Now, implement a master function to build a naive Bayes classifier. Be sure to use the logarithmic probabilities to avoid underflow.

In [38]:
p_classes = dict(train_df['label'].value_counts(normalize=True))
p_classes2 = dict(train_df['label'].value_counts())

In [39]:
p_classes
p_classes2

{'spam': 605, 'ham': 590}

In [101]:
# Your code here
# 
def classify_doc(doc, class_word_freq, p_classes, V, return_posteriors=False):
    # doc = one of the texts in train_df
    # class_word_freq = 'dico' = word frequency dictionary for each class (ham or spam) for train_df
    # p_classes= count of occurences for each class in df_train
    # V total corpus words number
    # return whether doc is spam or ham 
    bag=bag_it(doc) # return a dictionary with the number of occurence of each word in doc.
    classes=[]  # initialize an empty list
    posteriors=[]   # initialize an empty list
    for class_ in dico.keys():  # loop over spam, ham 
        # will compute and compare the probabilities of the text being spam or ham )
        p=np.log(p_classes[class_])  # log of overall probability to find class_ (ham or spam) in train_df
        for word in bag.keys():  # loop over words in the text we need to classify as spam or ham
            # use laplacian smoothing formula to avoid division by zero
            # use logarithm of probabilities to avoid number too close to zero (add instead of multiply) 
            num = bag[word] + 1  # numerator = word freq in text + 1
            denom = dico[class_].get(word,0) + V  # word's frequency over all spam  + number of words in corpus
            p+=np.log(num/denom) # add the log of the probability of 'word' if the class is 'class_'
        classes.append(class_) # add class_ to the list classes 
        posteriors.append(p)  # add probability to the list posteriors
    if return_posteriors:
        print(posteriors)
    return classes[np.argmax(posteriors)]

In [102]:
# 'class_word_freq' was called 'dico' here
dico.keys()

dict_keys(['spam', 'ham'])

In [103]:
dico['spam'].get('capital')

1

In [104]:
V

6135

In [105]:
train_df.iloc[1]


text     Sunshine Quiz! Win a super Sony DVD recorder i...
label                                                 spam
Name: 1370, dtype: object

In [106]:
train_df['text'][1370]

'Sunshine Quiz! Win a super Sony DVD recorder if you canname the capital of Australia? Text MQUIZ to 82277. B'

In [107]:
bag=bag_it(train_df['text'][1370])

In [108]:
bag['DVD']

1

In [109]:
classify_doc(train_df['text'][1370], dico, p_classes, V, return_posteriors=True)

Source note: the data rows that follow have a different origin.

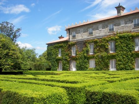 Museo Quiñones de León o Pazo de Castrelos
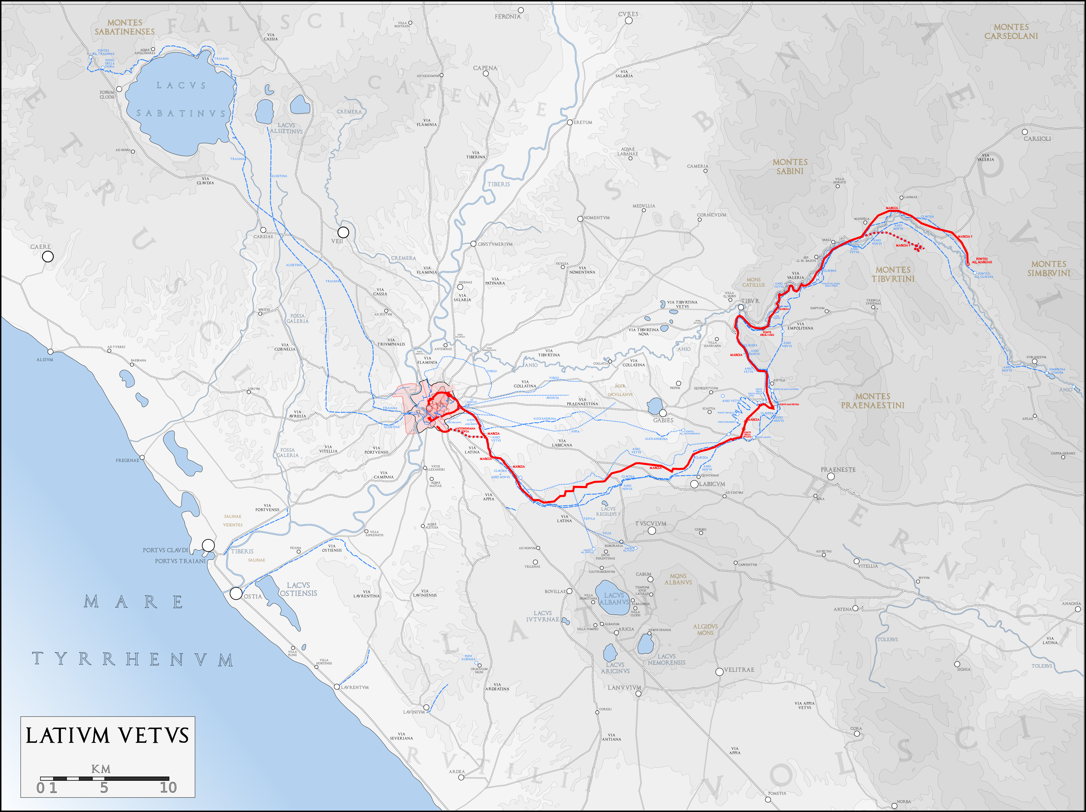 Carte du Latium antique sur lequel figure le tracé des aqueducs de Rome. D'après un fond de carte de 1886 (G. Droysens Allgemeiner Historischer Handatlas).
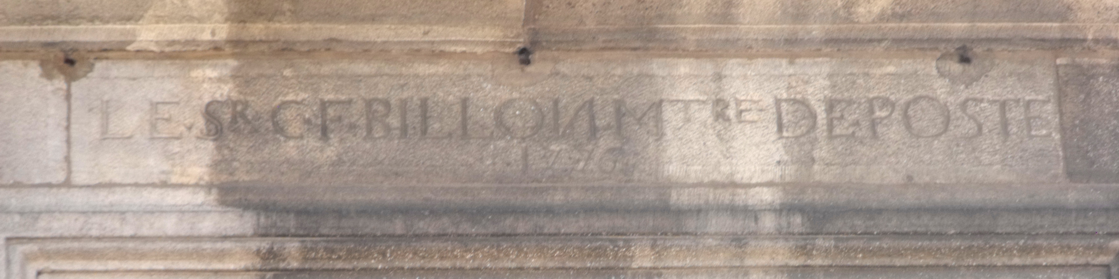 Hôtel du maitre de poste - Saint Vit, Doubs, France
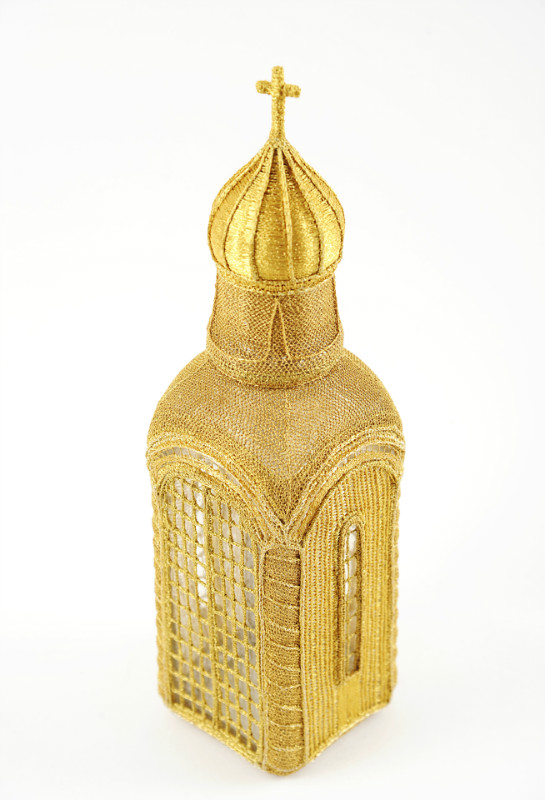 "Часовня" Кружево, выполненное крючком на стекле, нитки металлик. Патент РФ № 2093625 на изобретение «Способ вязания».

[-161.44646237173353, -161.37257336971908]


'ham'

## Test your classifier

Finally, test your classifier and measure its accuracy. Don't be perturbed if your results are sub-par; industry use cases would require substantial additional preprocessing before implementing the algorithm in practice.

In [110]:
X_train

Unnamed: 0,text
1276,ringtoneking 84484
1370,Sunshine Quiz! Win a super Sony DVD recorder i...
319,"As in missionary hook up, doggy hook up, stand..."
1246,FREE for 1st week! No1 Nokia tone 4 ur mob eve...
55,"Watching cartoon, listening music &amp; at eve..."
...,...
132,I know but you need to get hotel now. I just g...
1272,You have been specially selected to receive a ...
929,"As a SIM subscriber, you are selected to recei..."
1384,Camera - You are awarded a SiPix Digital Camer...


In [111]:
type(X_train)

pandas.core.frame.DataFrame

In [112]:
type(X_train['text'])

pandas.core.series.Series

In [113]:
# Your code here
y_hat_train = X_train['text'].map(lambda x: classify_doc(x, dico, p_classes, V))
residuals = y_train == y_hat_train
residuals.value_counts(normalize=True)

False    0.853556
True     0.146444
dtype: float64

## Level up (Optional)

Rework your code into an appropriate class structure so that you could easily implement the algorithm on any given dataset.

## Summary

Well done! In this lab, you practiced implementing Naive Bayes for document classification!